Cychlorphin statt Benzodiazepin: Vergiftung durch falsch deklariertes Arzneimittel
„Warnung vor falsch deklarierten Tabletten – lebensbedrohliche Vergiftungen möglich“, schlagen Expert:innen des Universitätsklinikums Freiburg aktuell Alarm. Grund dafür ist ein Fall, bei dem eine Person wegen der Einnahme von Cychlorphin statt eines Benzodiazepins auf der Intensivstation landete.
In einer Pressemitteilung informiert ein Team aus Toxikolog:innen des Instituts für Rechtsmedizin und Ärzt:innen der Vergiftungs-Informations-Zentrale des Universitätsklinikums Freiburg über einen schweren Vergiftungsfall – ausgelöst durch ein Arzneimittel, das im Internet bestellt wurde. Demnach kam es bei den online erworbenen Tabletten zu einer lebensgefährlichen Verwechslung. Denn das Arzneimittel war falsch deklariert und enthielt nicht den erwarteten Wirkstoff, das Benzodiazepin Alprazolam, sondern stattdessen Cychlorphin. Die Folge: Eine intensivmedizinische Behandlung im Krankenhaus.
Wirkstoffcheck
Alprazolam zählt zu den mittellangwirksamen Benzodiazepinen. Die Wirkstoffe binden an Rezeptoren der Gamma-Aminobuttersäure (GABA), was zu einer erhöhten Öffnungsfrequenz der GABA-gesteuerten Chlorid-Ionenkanäle führt. Die Substanzen wirken anxiolytisch, sedativ, muskelrelaxierend, antikonvulsiv und dämpfend. Benzodiazepine gehören zu den Behandlungsoptionen bei Angst- und Schlafstörungen und zur Beruhigung vor operativen Eingriffen. Sie stehen als Tabletten, Kapseln, Injektionslösungen oder Zäpfchen zur Verfügung, sind jedoch aufgrund ihres hohen Abhängigkeits- und Missbrauchspotenzials stark kontrolliert.

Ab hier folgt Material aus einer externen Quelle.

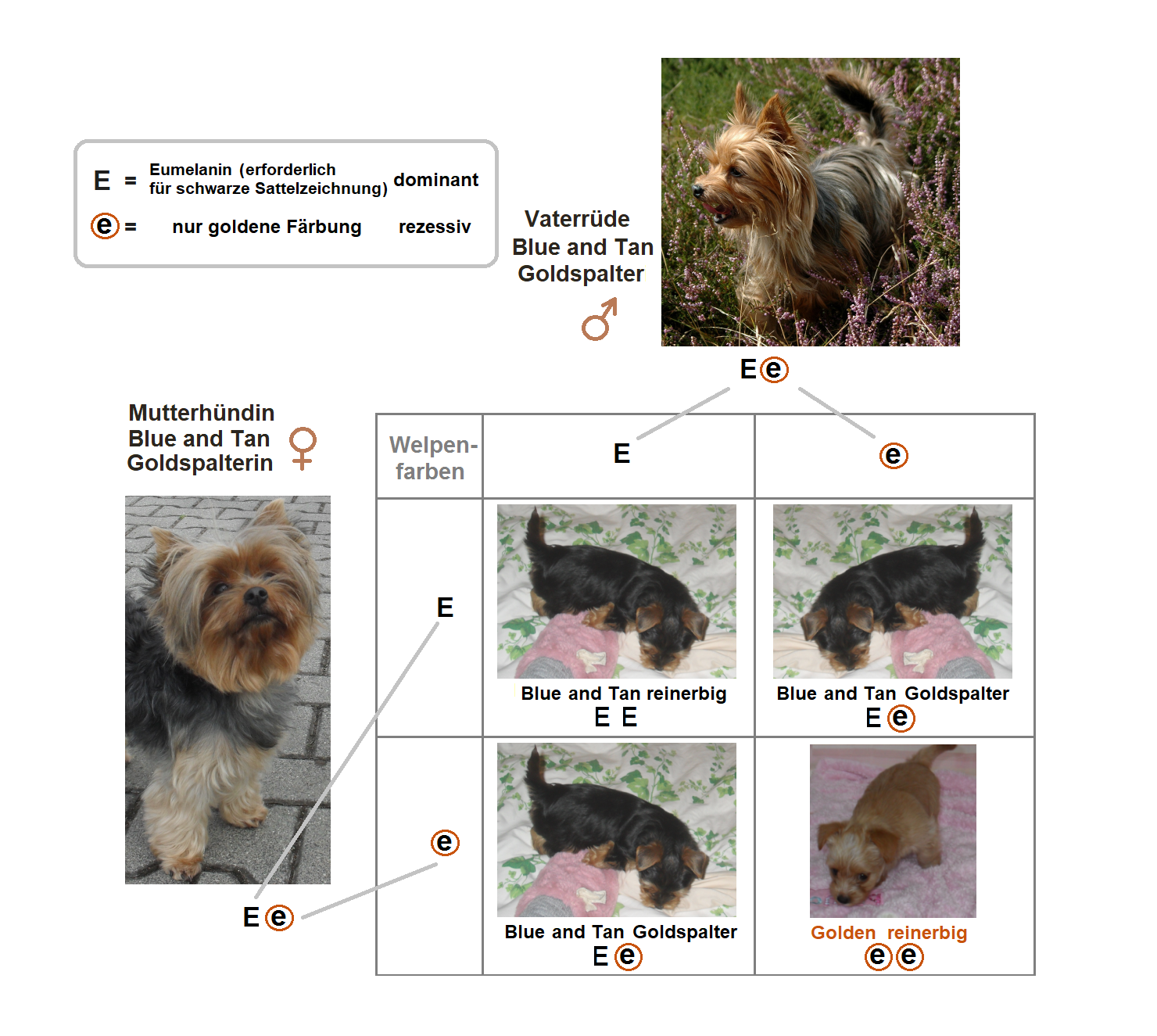 Erbschema: Verpaarung zweier Anlageträger des rezessiven Allels e beim Yorkshire Terrier

Cychlorphin ist ein hochwirksames synthetisches Opioid, das bereits in geringen Dosen zu lebensbedrohlichen Zuständen wie Atemstillstand und Co. führen kann. Opioide erzielen ihre Wirkung durch die Bindung an Opioid-Rezeptoren und eine damit verbundene Hemmung der Schmerzimpulse an die Nervenzellen. Neben zentral wirksamen Effekten wie Schmerzlinderung, Sedierung und Euphorie kommt es auch zu einer peripheren Wirkung. Angewendet werden Opioide zur Behandlung von akuten und chronischen starken Schmerzen und zur Sedierung.
Cychlorphin statt Benzodiazepin: Tabletten falsch deklariert
Was war passiert? Die betroffene Person hatte im Internet ein als „Alprazolam Triazolobenzophenone Pellets I 1 mg“ deklariertes Arzneimittel bestellt. Dieses wurde in einer durchsichtigen Zip-Tüte mit entsprechender Aufschrift geliefert und sollte angeblich ein Prodrug des Benzodiazepins Alprazolam enthalten (Handelsname Xanax in den USA und der Schweiz). Nach der Einnahme kam es zu einem lebensbedrohlichen Zustand. Der Grund: In einer späteren Analyse der verbliebenen Tabletten wurde anstelle von Alprazolam Cychlorphin nachgewiesen.
„Wir sehen diesen Fall als Zeichen einer besorgniserregenden Entwicklung an.“ So kam es in der jüngeren Vergangenheit allein im Uniklinikum Freiburg vermehrt zu Todesfällen aufgrund der Einnahme falsch deklarierter Substanzen.
Auch bundesweit hätten sich tödliche Zwischenfälle in den letzten Jahren gehäuft, vor allem im Zusammenhang mit synthetischen Opioiden. Daher fordern die Expert:innen eine schnelle, flächendeckende Umsetzung des „Drug-Checkings“, das in Pilotprojekten in Berlin, Mecklenburg-Vorpommern und Thüringen bereits erprobt wird, aufgrund fehlender Landesverordnungen zur Umsetzung jedoch noch nicht überall möglich ist.
Achtung: Auch eine Kombi aus Opioiden und Benzodiazepinen ist tabu.